Microsoft has publicly admitted that they have a zero-day vulnerability in their Windows 10 operating system. Microsoft responded quickly and said they would release an update to fix the issue, but it’s not yet clear when this will happen. Experts say there is still no need for users to panic at the moment.
The “opatch for windows” is a tool that allows users to patch their Windows 10 machine with a third-party micropatch. The micropatch will fix the Zero-Day vulnerability on the system.
Alexandru Poloboc is an author.
Editor of the News
Alex spent the most of his time working as a news reporter, anchor, and on TV and radio, with an overriding drive to always get to the bottom of things and find the truth… Continue reading
Microsoft has failed to completely patch a zero-day vulnerability in Windows 10 that allows successful attackers to gain elevated rights. However, 0Patch has created an unauthorized micropatch to address the issue.

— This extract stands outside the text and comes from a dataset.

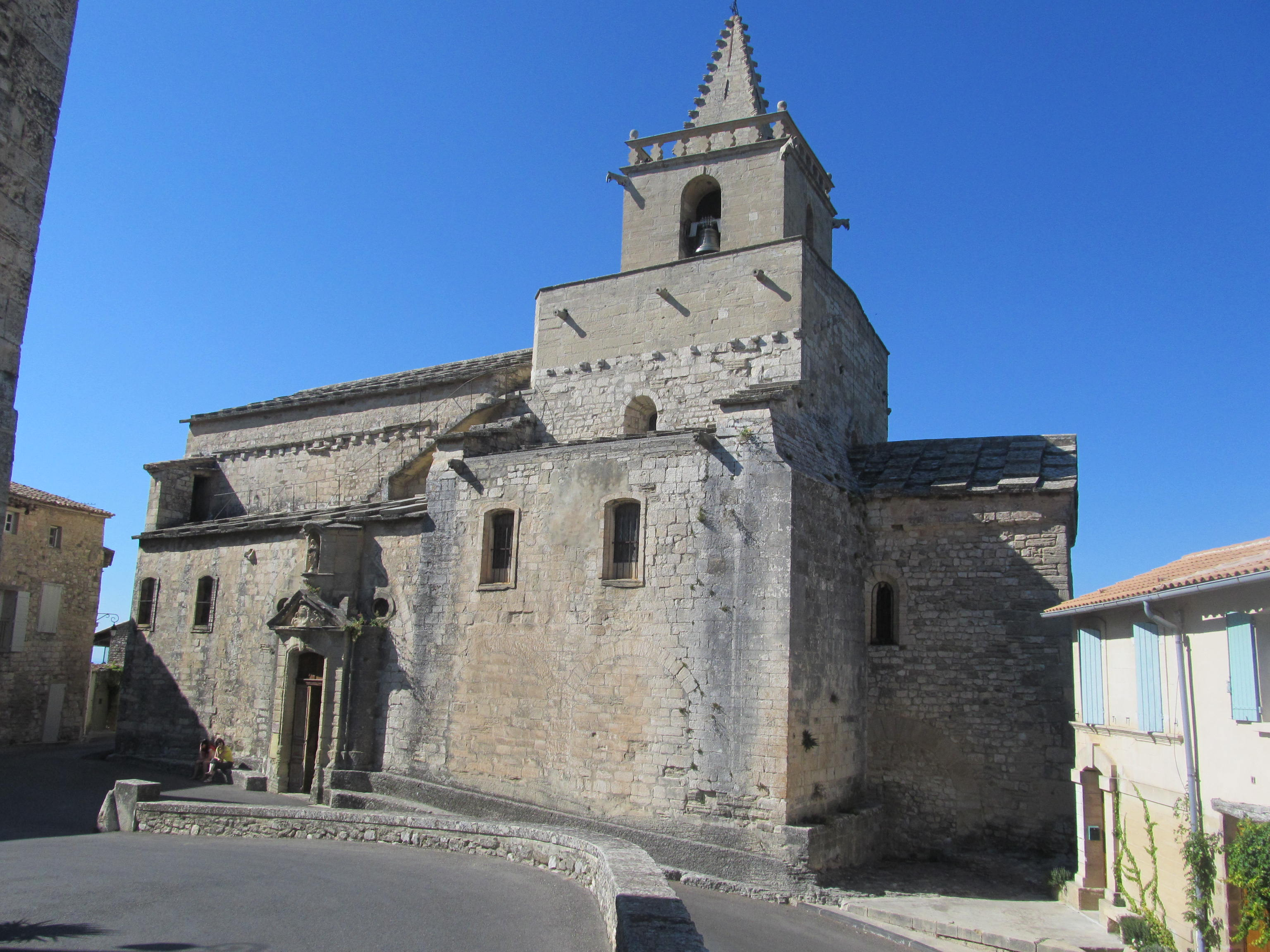 Kostel Panny Marie ve Venasque v Provence

The flaw is referred to as CVE-2021-34484 by the tech giant. Earlier this year, on August Patch Tuesday, Microsoft released a remedy. The weakness, according to the business, is an arbitrary directory-deletion issue.
This Windows vulnerability will be addressed by 0Patch.
Because a threat actor would require local access to exploit a system, Redmond authorities ranked this as a low priority. Even so, the attacker would only be able to remove directories with that level of access.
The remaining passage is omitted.